**ACTION ITEM**
From the first line of the data through the line containing "750.85 | 672.19 |", transcribe each line exactly. Pictures do not belong in the copy.

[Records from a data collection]
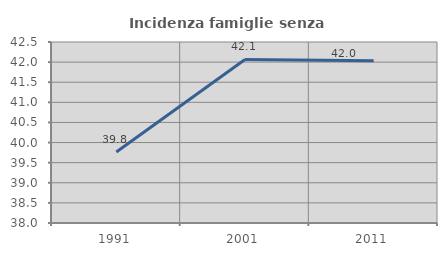
| Category | Incidenza famiglie senza nuclei |
|---|---|
| 1991.0 | 39.763 |
| 2001.0 | 42.067 |
| 2011.0 | 42.033 |
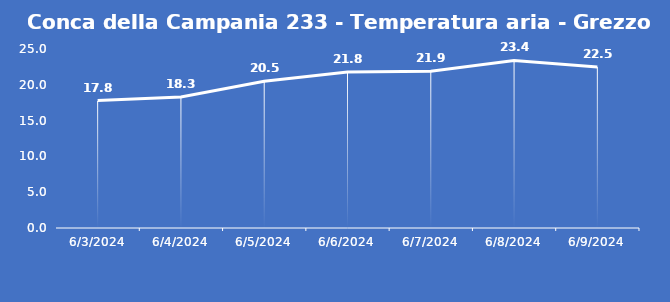
| Category | Conca della Campania 233 - Temperatura aria - Grezzo (°C) |
|---|---|
| 6/3/24 | 17.8 |
| 6/4/24 | 18.3 |
| 6/5/24 | 20.5 |
| 6/6/24 | 21.8 |
| 6/7/24 | 21.9 |
| 6/8/24 | 23.4 |
| 6/9/24 | 22.5 |
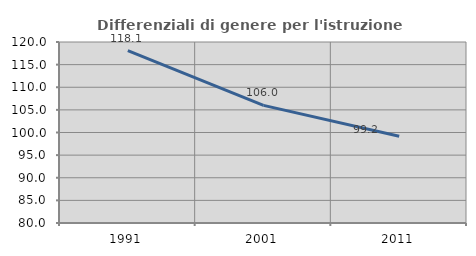
| Category | Differenziali di genere per l'istruzione superiore |
|---|---|
| 1991.0 | 118.071 |
| 2001.0 | 105.998 |
| 2011.0 | 99.156 |
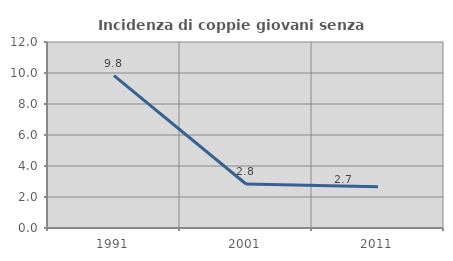
| Category | Incidenza di coppie giovani senza figli |
|---|---|
| 1991.0 | 9.836 |
| 2001.0 | 2.841 |
| 2011.0 | 2.66 |
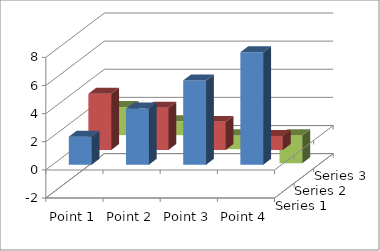
| Category | Series 1 | Series 2 | Series 3 |
|---|---|---|---|
| Point 1 | 2 | 4 | 2 |
| Point 2 | 4 | 3 | 1 |
| Point 3 | 6 | 2 | -1 |
| Point 4 | 8 | 1 | -2 |
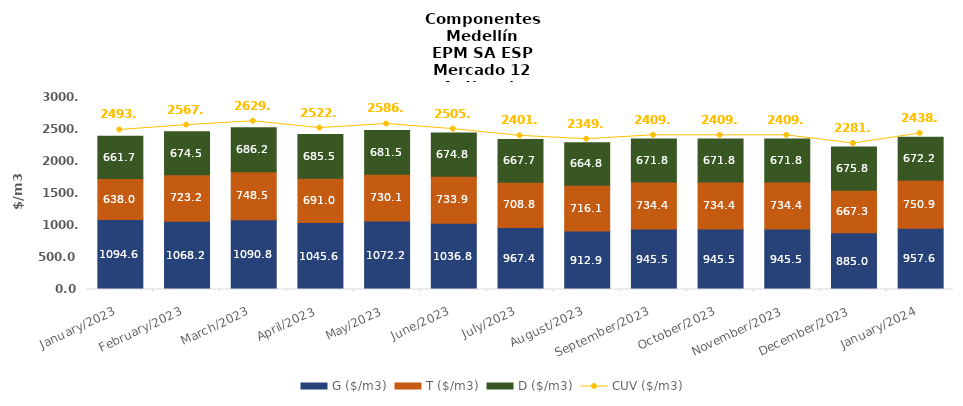
| Category | G ($/m3) | T ($/m3) | D ($/m3) |
|---|---|---|---|
| 2023-01-01 | 1094.64 | 637.95 | 661.67 |
| 2023-02-01 | 1068.19 | 723.22 | 674.52 |
| 2023-03-01 | 1090.77 | 748.48 | 686.22 |
| 2023-04-01 | 1045.58 | 690.98 | 685.49 |
| 2023-05-01 | 1072.19 | 730.14 | 681.45 |
| 2023-06-01 | 1036.8 | 733.9 | 674.81 |
| 2023-07-01 | 967.35 | 708.84 | 667.66 |
| 2023-08-01 | 912.93 | 716.07 | 664.76 |
| 2023-09-01 | 945.5 | 734.35 | 671.79 |
| 2023-10-01 | 945.5 | 734.35 | 671.79 |
| 2023-11-01 | 945.5 | 734.35 | 671.79 |
| 2023-12-01 | 884.98 | 667.31 | 675.79 |
| 2024-01-01 | 957.58 | 750.85 | 672.19 |
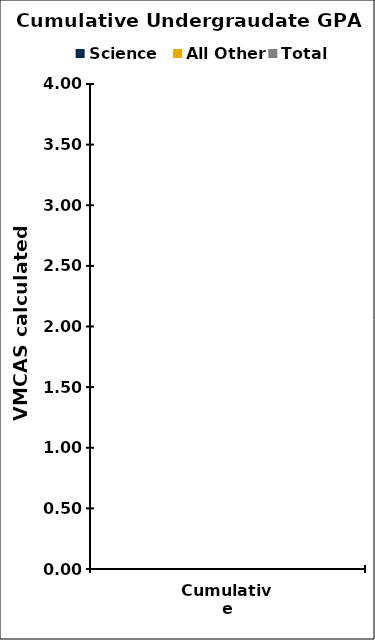
| Category | Science | All Other | Total |
|---|---|---|---|
| Cumulative | 0 | 0 | 0 |
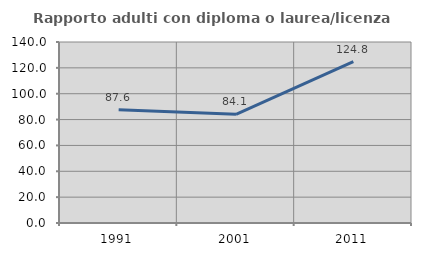
| Category | Rapporto adulti con diploma o laurea/licenza media  |
|---|---|
| 1991.0 | 87.634 |
| 2001.0 | 84.098 |
| 2011.0 | 124.841 |
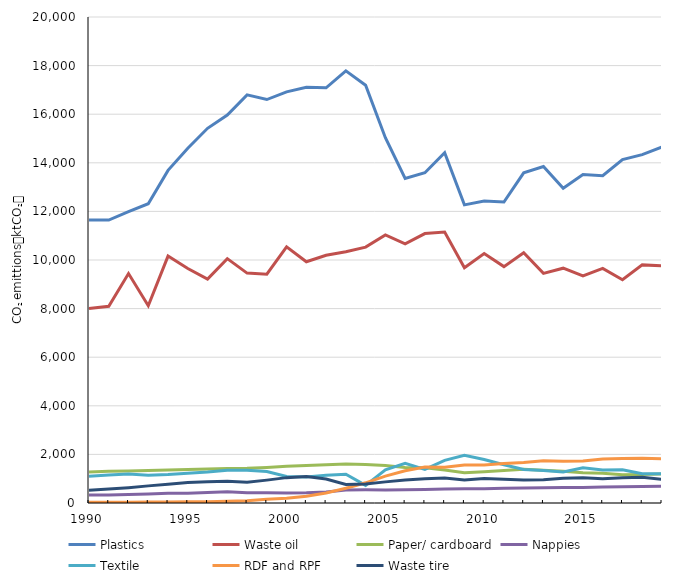
| Category | Plastics | Waste oil | Paper/ cardboard | Nappies | Textile | RDF and RPF | Waste tire |
|---|---|---|---|---|---|---|---|
| 1990.0 | 11648.086 | 7999.541 | 1275.543 | 331.81 | 1098.79 | 34.314 | 526.861 |
| 1991.0 | 11643.228 | 8094.996 | 1311.194 | 329.37 | 1147.652 | 34.314 | 571.418 |
| 1992.0 | 11988.974 | 9442.154 | 1320.871 | 347.668 | 1189.886 | 34.314 | 630.325 |
| 1993.0 | 12314.102 | 8118.312 | 1334.398 | 374.506 | 1142.625 | 41.467 | 704.837 |
| 1994.0 | 13688.559 | 10161.076 | 1357.948 | 400.123 | 1175.451 | 44.124 | 770.96 |
| 1995.0 | 14598.872 | 9652.262 | 1375.867 | 406.223 | 1227.623 | 50.897 | 845.166 |
| 1996.0 | 15419.045 | 9211.965 | 1399.255 | 434.28 | 1278.381 | 53.427 | 872.744 |
| 1997.0 | 15966.662 | 10056.47 | 1420.915 | 458.678 | 1347.411 | 72.73 | 891.336 |
| 1998.0 | 16796.607 | 9460.544 | 1430.889 | 423.301 | 1348.352 | 97.234 | 850.194 |
| 1999.0 | 16602.94 | 9417.258 | 1464.736 | 424.573 | 1295.176 | 155.744 | 941.742 |
| 2000.0 | 16921.165 | 10543.673 | 1510.774 | 414.981 | 1092.153 | 197.435 | 1044.119 |
| 2001.0 | 17112.213 | 9926.192 | 1542.13 | 418.875 | 1074.687 | 280.924 | 1085.438 |
| 2002.0 | 17086.213 | 10193.9 | 1578.091 | 449.029 | 1145.145 | 411.984 | 986.927 |
| 2003.0 | 17784.983 | 10337.862 | 1609.431 | 536.02 | 1184.421 | 605.66 | 762.206 |
| 2004.0 | 17189.808 | 10530.894 | 1582.224 | 542.735 | 723.432 | 830.759 | 783.184 |
| 2005.0 | 15031.247 | 11033.827 | 1543.448 | 539.228 | 1367.161 | 1106.992 | 869.159 |
| 2006.0 | 13352.98 | 10668.671 | 1464.136 | 547.367 | 1628.445 | 1328.266 | 949.372 |
| 2007.0 | 13592.37 | 11087.203 | 1446.594 | 558.502 | 1385.363 | 1482.283 | 997.7 |
| 2008.0 | 14413.987 | 11150.395 | 1354.979 | 572.346 | 1752.201 | 1467.636 | 1027.996 |
| 2009.0 | 12268.857 | 9682.489 | 1244.942 | 583.918 | 1964.079 | 1558.876 | 950.779 |
| 2010.0 | 12431.225 | 10267.57 | 1286.924 | 589.549 | 1792.776 | 1559.279 | 1007.766 |
| 2011.0 | 12384.442 | 9727.398 | 1335.548 | 601.995 | 1571.998 | 1623.839 | 975.869 |
| 2012.0 | 13588.674 | 10296.63 | 1390.044 | 616.169 | 1380.487 | 1667.048 | 950.65 |
| 2013.0 | 13848.116 | 9451.153 | 1344.645 | 628.144 | 1338.34 | 1737.351 | 957.556 |
| 2014.0 | 12955.051 | 9662.743 | 1305.26 | 640.744 | 1275.979 | 1714.326 | 1014.271 |
| 2015.0 | 13520.531 | 9348.528 | 1243.651 | 639.188 | 1449.98 | 1724.084 | 1037.043 |
| 2016.0 | 13467.314 | 9657.121 | 1226.214 | 655.603 | 1358.328 | 1813.443 | 997.068 |
| 2017.0 | 14134.456 | 9184.321 | 1163.727 | 666.389 | 1370.078 | 1826.196 | 1036.02 |
| 2018.0 | 14337.716 | 9798.81 | 1177.772 | 678.799 | 1202.05 | 1846.286 | 1063.735 |
| 2019.0 | 14654.404 | 9761.343 | 1191.513 | 687.938 | 1207.925 | 1819.166 | 973.496 |
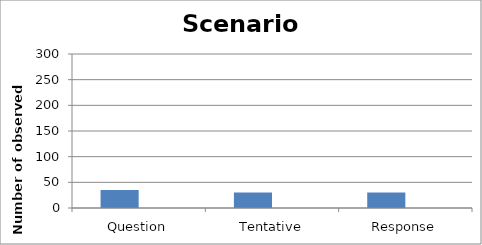
| Category | Observed count | Minimum possible |
|---|---|---|
| Question | 35 | 0 |
| Tentative | 30 | 0 |
| Response | 30 | 0 |
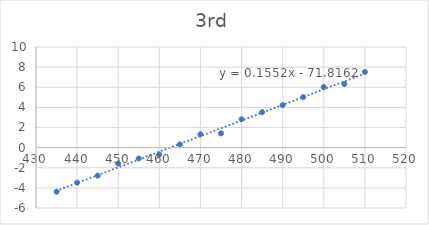
| Category | Series 0 |
|---|---|
| 435.0 | -4.38 |
| 440.0 | -3.48 |
| 445.0 | -2.78 |
| 450.0 | -1.58 |
| 455.0 | -1.08 |
| 460.0 | -0.68 |
| 465.0 | 0.32 |
| 470.0 | 1.32 |
| 475.0 | 1.42 |
| 480.0 | 2.82 |
| 485.0 | 3.52 |
| 490.0 | 4.22 |
| 495.0 | 5.02 |
| 500.0 | 6.02 |
| 505.0 | 6.32 |
| 510.0 | 7.52 |
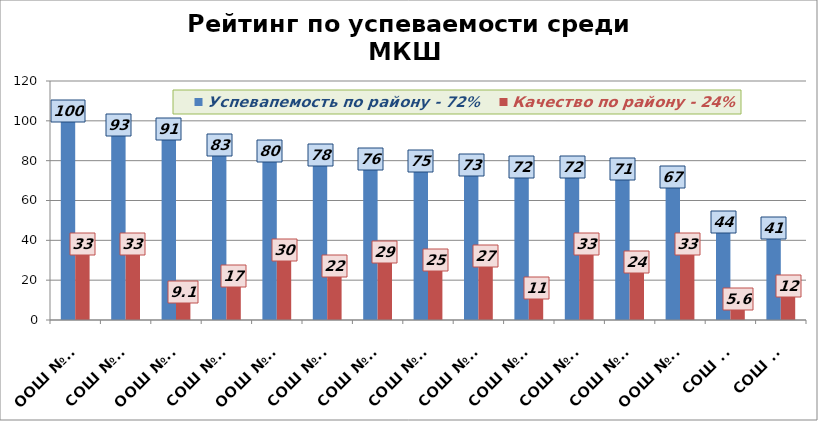
| Category | Успевапемость по району - 72% | Качество по району - 24% |
|---|---|---|
| ООШ №31 | 100 | 33 |
| СОШ №10 | 93 | 33 |
| ООШ №26 | 91 | 9.1 |
| СОШ №17 | 83 | 17 |
| ООШ №28 | 80 | 30 |
| СОШ №21 | 78 | 22 |
| СОШ №24 | 76 | 29 |
| СОШ №18 | 75 | 25 |
| СОШ №22 | 73 | 27 |
| СОШ №14 | 72 | 11 |
| СОШ №15 | 72 | 33 |
| СОШ №16 | 71 | 24 |
| ООШ №27 | 67 | 33 |
| СОШ №8 | 44 | 5.6 |
| СОШ №9 | 41 | 12 |

**TASK RESPONSE**
| Category | Incidenza famiglie senza nuclei |
|---|---|
| 1991.0 | 39.763 |
| 2001.0 | 42.067 |
| 2011.0 | 42.033 |
| Category | Conca della Campania 233 - Temperatura aria - Grezzo (°C) |
|---|---|
| 6/3/24 | 17.8 |
| 6/4/24 | 18.3 |
| 6/5/24 | 20.5 |
| 6/6/24 | 21.8 |
| 6/7/24 | 21.9 |
| 6/8/24 | 23.4 |
| 6/9/24 | 22.5 |
| Category | Differenziali di genere per l'istruzione superiore |
|---|---|
| 1991.0 | 118.071 |
| 2001.0 | 105.998 |
| 2011.0 | 99.156 |
| Category | Incidenza di coppie giovani senza figli |
|---|---|
| 1991.0 | 9.836 |
| 2001.0 | 2.841 |
| 2011.0 | 2.66 |
| Category | Series 1 | Series 2 | Series 3 |
|---|---|---|---|
| Point 1 | 2 | 4 | 2 |
| Point 2 | 4 | 3 | 1 |
| Point 3 | 6 | 2 | -1 |
| Point 4 | 8 | 1 | -2 |
| Category | G ($/m3) | T ($/m3) | D ($/m3) |
|---|---|---|---|
| 2023-01-01 | 1094.64 | 637.95 | 661.67 |
| 2023-02-01 | 1068.19 | 723.22 | 674.52 |
| 2023-03-01 | 1090.77 | 748.48 | 686.22 |
| 2023-04-01 | 1045.58 | 690.98 | 685.49 |
| 2023-05-01 | 1072.19 | 730.14 | 681.45 |
| 2023-06-01 | 1036.8 | 733.9 | 674.81 |
| 2023-07-01 | 967.35 | 708.84 | 667.66 |
| 2023-08-01 | 912.93 | 716.07 | 664.76 |
| 2023-09-01 | 945.5 | 734.35 | 671.79 |
| 2023-10-01 | 945.5 | 734.35 | 671.79 |
| 2023-11-01 | 945.5 | 734.35 | 671.79 |
| 2023-12-01 | 884.98 | 667.31 | 675.79 |
| 2024-01-01 | 957.58 | 750.85 | 672.19 |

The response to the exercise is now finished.